SwissArmyD at June 3, 2013 10:02 AM
"This isn't a matter of violent fantasies, or getting enraged... this is a matter of people who believe that they alone have the rights over life or death, and they just don't have a reflex to curb that feeling."
This argues for many people in government being sociopathic. "They" know what is best for you, and here's how you're going to get it.
Radwaste at June 4, 2013 2:34 AM
Sounds like a typical Tuesday to me.
Wake up....
Eat Breakfast...
Get dressed for work...
Get on the bus for work...
Exit bus, find a stranger that says something...
Fantisize about killing them with a stapler..
Eat lunch...
Finish work...
Etc, Etc....
Where is the problem?
Matthew at June 4, 2013 6:32 AM
I don't think sociopaths do it for their pleasure. Pleasure would imply that they have feelings.

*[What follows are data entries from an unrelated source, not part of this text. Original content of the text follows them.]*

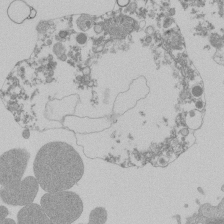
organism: Mouse
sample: Activated Pmel transgenic CD8+ T Cells
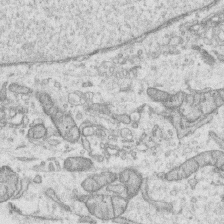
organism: Human
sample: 1205lu cells
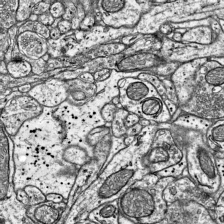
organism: Mouse
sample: Visual Cortex
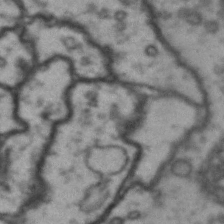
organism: Drosophila
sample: Brain
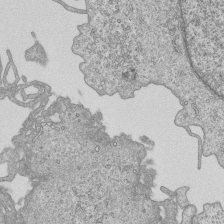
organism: Human
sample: MDA-MB-231 cells
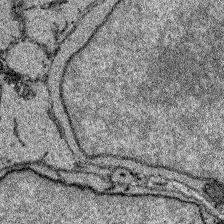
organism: Zebrafish
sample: Larval olfactory bulb
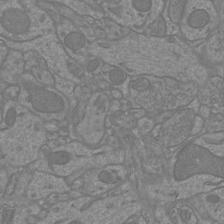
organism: Mouse
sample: Cortical neurons
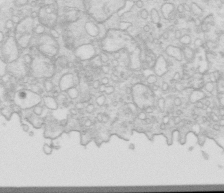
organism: Mouse
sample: Multiciliated cells
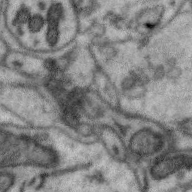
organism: Zebra finch
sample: Brain
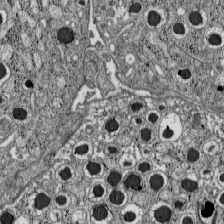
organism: C57BL Mouse
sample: Pancreatic islet
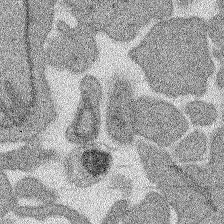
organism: Human
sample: HeLa cells
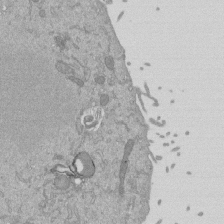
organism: Mouse
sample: ED-1 cell nuclei; centrioles
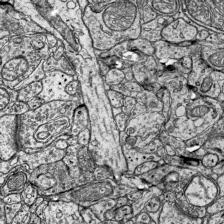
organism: Mouse
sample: Visual Cortex
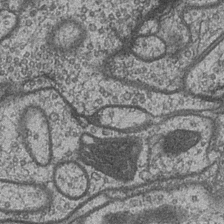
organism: Drosophila
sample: Optic medulla
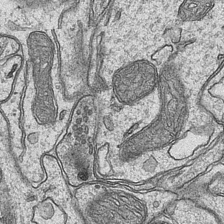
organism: Mouse
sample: CA1 Hippocampus
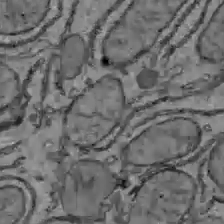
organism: C57BL Mouse
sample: Liver
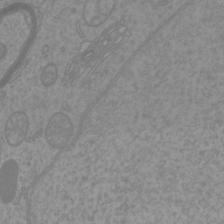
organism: Mouse
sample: Cortical neurons
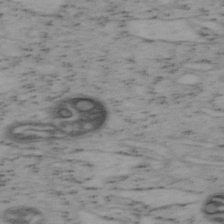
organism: Mouse
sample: OT-I killer T cells with ID8 ovarian cancer cells
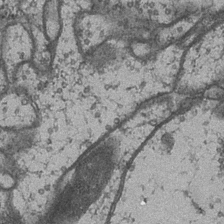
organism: Drosophila
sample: Optic medulla
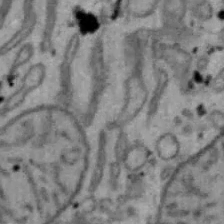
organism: Mouse
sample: Liver
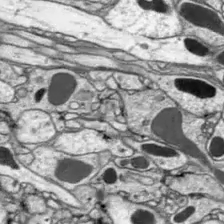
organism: Drosophila
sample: Optic lobe
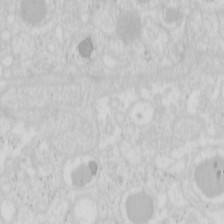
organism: Mouse
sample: Pancreas
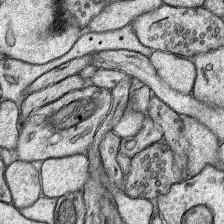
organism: Rat
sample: Hippocampus
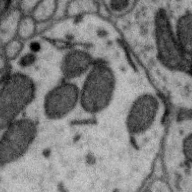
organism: Zebra finch
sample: Brain
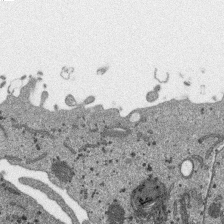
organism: Human
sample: Lung epithelial cells infected with SARS-CoV-2
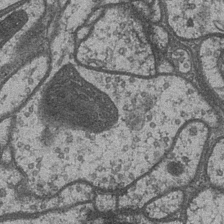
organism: Drosophila
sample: Optic medulla
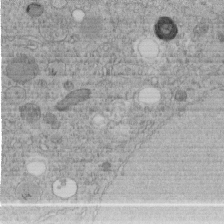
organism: C. elegans
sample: C. elegans embryo early stage
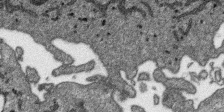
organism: Human
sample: Lung epithelial cells infected with SARS-CoV-2
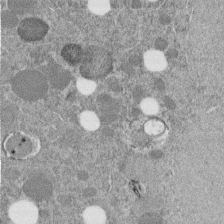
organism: C. elegans
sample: C. elegans embryo early stage
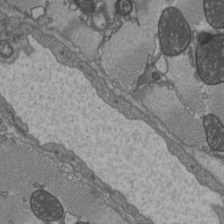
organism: C57BL Mouse
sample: Heart
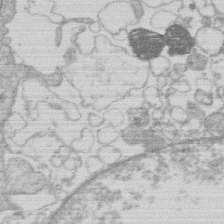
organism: Human
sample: Macrophage cells
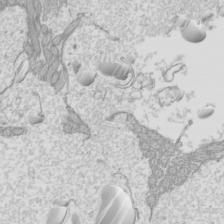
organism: Mouse
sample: Cilia; mouse epididymis
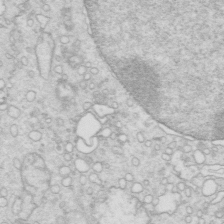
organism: Mouse
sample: Multiciliated cells
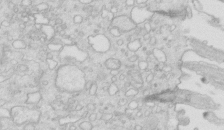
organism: Mouse
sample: Multiciliated cells
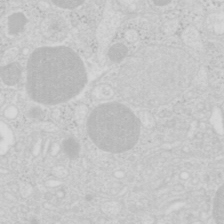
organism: Mouse
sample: Pancreas
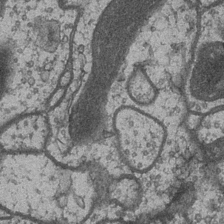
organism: Drosophila
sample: Optic medulla
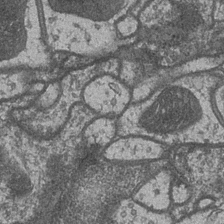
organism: Drosophila
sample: Optic medulla
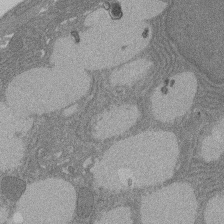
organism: Rat
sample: Salivary granule
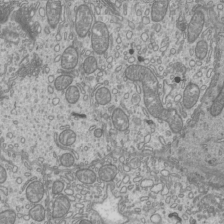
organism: Mouse
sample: Cilia; mouse epididymis
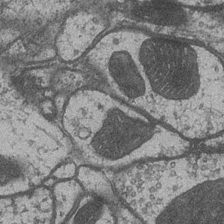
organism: Drosophila
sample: Optic medulla
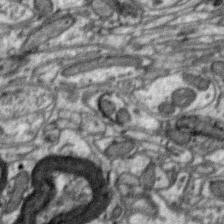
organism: Zebra finch
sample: Brain
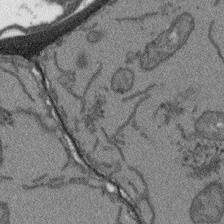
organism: Arabidopsis thaliana
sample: Root tip
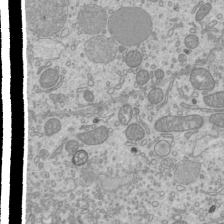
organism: Mouse
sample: Cilia; mouse epididymis
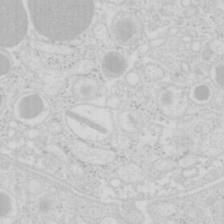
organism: Mouse
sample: Pancreas
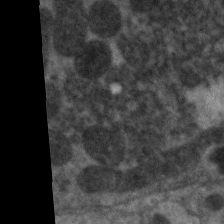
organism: C. elegans
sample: Pharynx
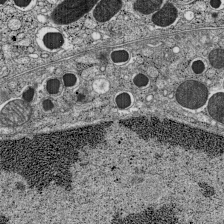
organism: C57BL Mouse
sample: Pancreatic islet
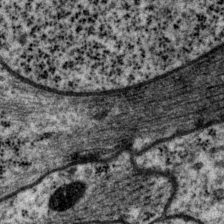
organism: P. pacificus
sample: Pharynx
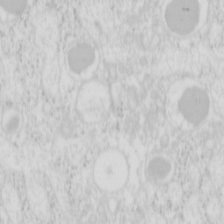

It's not a matter of sadistically manipulating anyone for their pleasure, or killing for their pleasure. They simply see manipulation and murder as a means to an end.
Stephen King did a pretty good example of one in his novel "It." The character of Patrick Hockstetter found that when his baby brother was born, it disrupted his schedule. His meals came late, and his parents were tired more often. So, he calmly and methodically murdered his baby brother. Not because he hated the baby. His parents could have 100 babies for all he cared. But because the baby disrupted his schedule. Therefore, he killed the baby. Problem solved.